Mahkeme salonlarına bu sefer dövizli kredi borcu husus oldu. Bir işadamı dövizle kredi çektikten sonra kurdaki yükseliş nedeniyle geri ödemede zorluk yaşadı. Bankayla davalık olan vatandaş doların TL karşısında fahiş bedel kazanması ve böylelikle fiiller ortasındaki istikrarın aleyhine orantısız bir formda değiştiğini öne sürdü.
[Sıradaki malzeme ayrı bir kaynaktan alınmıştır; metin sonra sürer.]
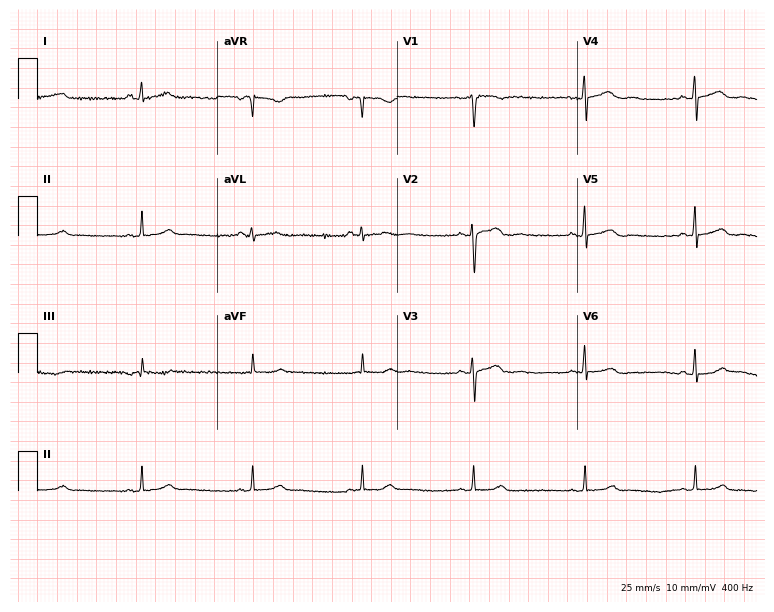
Resting 12-lead electrocardiogram (7.3-second recording at 400 Hz). Patient: a female, 25 years old. None of these six findings is recorded: first-degree AV block, right bundle branch block, left bundle branch block, sinus bradycardia, atrial fibrillation, sinus tachycardia.
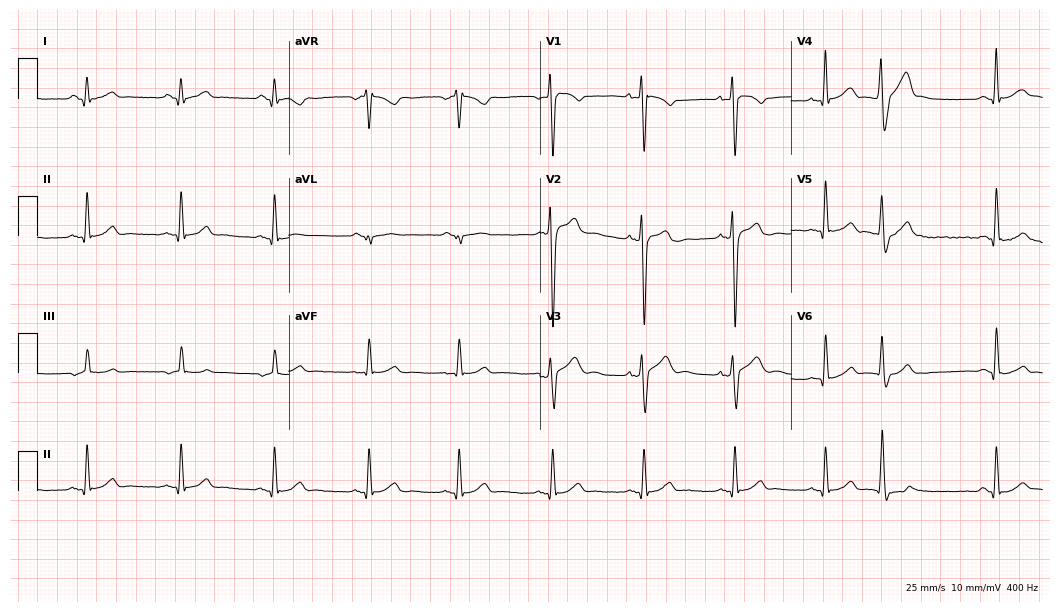
Standard 12-lead ECG recorded from a man, 29 years old. Read as a normal ECG.

Yıllar süren davada mahkeme kurlarda yaşanabilecek değişikliklerin göz önüne alınması ve basiretli bir tacirin dövizle kredi çekmenin sonuçlarını öngörmesi gerektiğine hükmetti.
Yargıtay’ın emsal nitelikteki kararına mevzu olan iş insanı S.S., 2016 yılının mart ayında dört başka süreç halinde 1 milyon dolar kredi kullandı. Döviz kurunda yükseliş olunca iş insanı taksitleri ödemekte zahmet çekti ve 4. Asliye Hukuk Mahkemesi’nin yolunu tuttu.
Ödeme planları ile davalı bankaya vade sonunda bu fiyatların faizi ile birlikte ödenmesinin taahhüt edildiğini ve bu çerçevede bugüne kadar taksitler tertipli bir biçimde her ay ödendiğini, fakat ülkede yaşanan ekonomik kriz ile birlikte, doların Türk Lirası karşısında fahiş kıymet kazanması ve böylelikle fiiller ortasındaki istikrarın aleyhine orantısız bir halde değiştiğini öne sürdü.
‘FİİL İSTİKRARI ÇOK BOZULDU ARGÜMANI MESNETSİZ’
Sözleşmelerin motamot ifası halinde katlanılması güç bir durumun meydana geldiğini, ödeme zahmetine düştüğünü, taraflar ortasında imzalanan döviz endeksli kredi mukavelelerinin uyarlanması gerektiğini talep etti. İmzalanan kontratın kredinin çekildiği tarihten itibaren geçerli olmak üzere hakkaniyete uygun olarak uyarlanmasını ve kalan taksitlerin TL üzerinden ödenmesine karar verilmesini, uyarlama sonunda meydana gelecek farkın ödenmesini yahut borcundan mahsup edilmesine karar verilmesini istedi.
Davalı banka; davacının mevcut mukaveleye ters bir biçimde uyarlama talep etmesinin hukuken mümkün olmadığını, taraflar ortasındaki fiil istikrarının çok ve öngörülemez formda bozulduğu savının mesnetsiz olduğunu savunarak davanın reddini istedi.
YARGITAY KARARI ONADI
Mahkeme, dolar kurunun artmasının öngörülemeyecek bir olgu olmadığı, kurlarda yaşanabilecek değişikliklerin davacı tarafça mukavelenin yapıldığı sırada göz önüne alınması ve basiretli bir tacirin dövizle kredi çekmenin sonuçlarını öngörmesi gerektiği gerekçesiyle davanın reddine karar verdi. Davacı kararı istinafa götürdü. Bölge Adliye Mahkemesi de itirazı reddetti. Davacı iş adamı bu sefer kararı temyiz edince devreye Yargıtay 11. Hukuk Dairesi girdi.
Yüksek Mahkeme, emsal nitelikte bir karara imza attı. Basiretli tacirin dövizle kredi çekerken kur artışındaki artışları hesaba katması gerektiğine dikkat çekerek, mahkeme kararını onadı.